Your assignment: I would like the records restated word for word, without the pictures.

Supplied information:
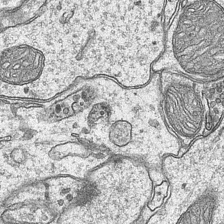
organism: Mouse
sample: CA1 Hippocampus
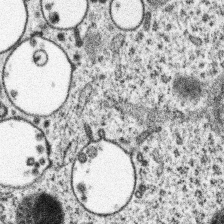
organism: Human
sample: HeLa cells
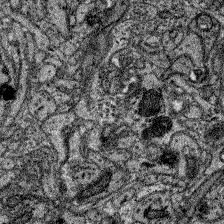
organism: Zebrafish
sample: Larval olfactory bulb
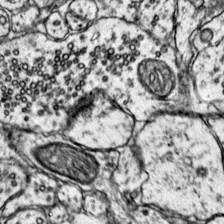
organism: Mouse
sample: Primary visual cortex
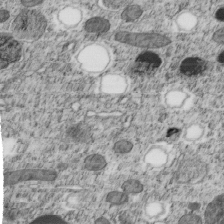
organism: C. elegans
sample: C. elegans embryo early stage
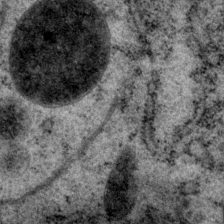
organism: P. pacificus
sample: Pharynx
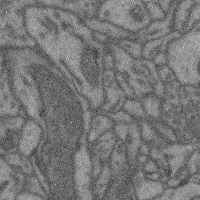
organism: Mouse
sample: Cerebral cortex
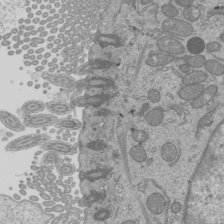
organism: Mouse
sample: Cilia; mouse epididymis
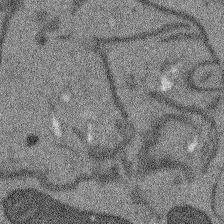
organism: Arabidopsis thaliana
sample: Root tip
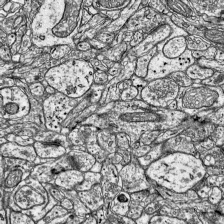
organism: Mouse
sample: Visual Cortex
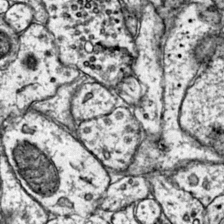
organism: Mouse
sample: Primary visual cortex
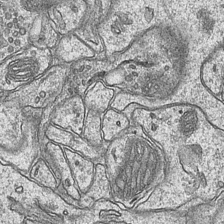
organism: Mouse
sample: CA1 Hippocampus
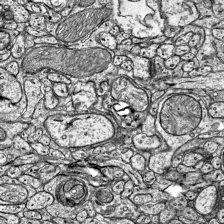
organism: Mouse
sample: Visual Cortex
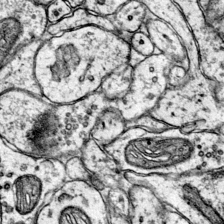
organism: Mouse
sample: Primary visual cortex
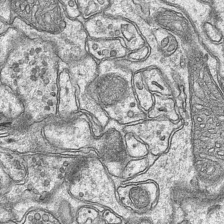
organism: Mouse
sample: CA1 Hippocampus
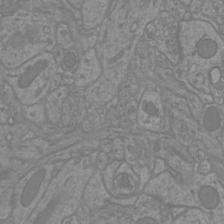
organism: Mouse
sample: Cortical neurons
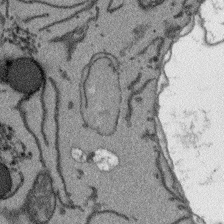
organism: Arabidopsis thaliana
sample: Root tip
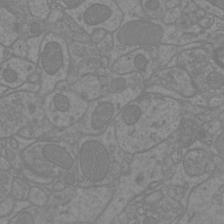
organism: Mouse
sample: Cortical neurons
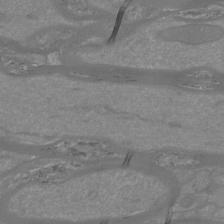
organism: Mouse
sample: Cortical neurons
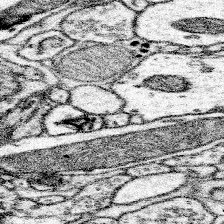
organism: Mouse
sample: Somatosensory cortex neuropil
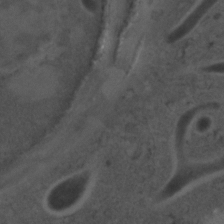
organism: C. elegans
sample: C. elegans embryo
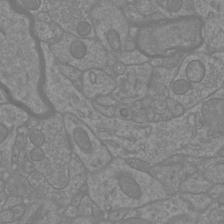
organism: Mouse
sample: Cortical neurons
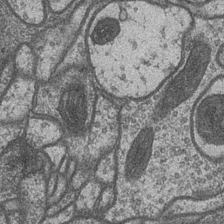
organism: Drosophila
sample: Optic medulla
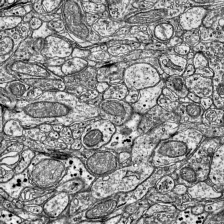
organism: Mouse
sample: Visual Cortex
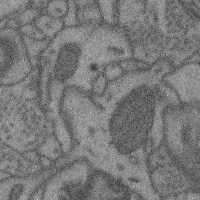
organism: Mouse
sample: Cerebral cortex
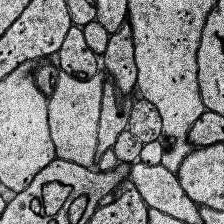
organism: Human
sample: Temporal Lobe
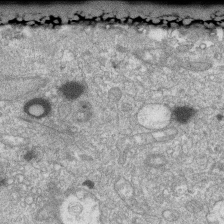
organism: Human
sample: HeLa cell HIV synapse
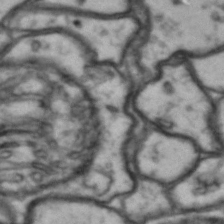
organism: Drosophila
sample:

Solution to this task:
organism: Mouse
sample: CA1 Hippocampus
organism: Human
sample: HeLa cells
organism: Zebrafish
sample: Larval olfactory bulb
organism: Mouse
sample: Primary visual cortex
organism: C. elegans
sample: C. elegans embryo early stage
organism: P. pacificus
sample: Pharynx
organism: Mouse
sample: Cerebral cortex
organism: Mouse
sample: Cilia; mouse epididymis
organism: Arabidopsis thaliana
sample: Root tip
organism: Mouse
sample: Visual Cortex
organism: Mouse
sample: Primary visual cortex
organism: Mouse
sample: CA1 Hippocampus
organism: Mouse
sample: Visual Cortex
organism: Mouse
sample: Primary visual cortex
organism: Mouse
sample: CA1 Hippocampus
organism: Mouse
sample: Cortical neurons
organism: Arabidopsis thaliana
sample: Root tip
organism: Mouse
sample: Cortical neurons
organism: Mouse
sample: Cortical neurons
organism: Mouse
sample: Somatosensory cortex neuropil
organism: C. elegans
sample: C. elegans embryo
organism: Mouse
sample: Cortical neurons
organism: Drosophila
sample: Optic medulla
organism: Mouse
sample: Visual Cortex
organism: Mouse
sample: Cerebral cortex
organism: Human
sample: Temporal Lobe
organism: Human
sample: HeLa cell HIV synapse
organism: Drosophila
sample:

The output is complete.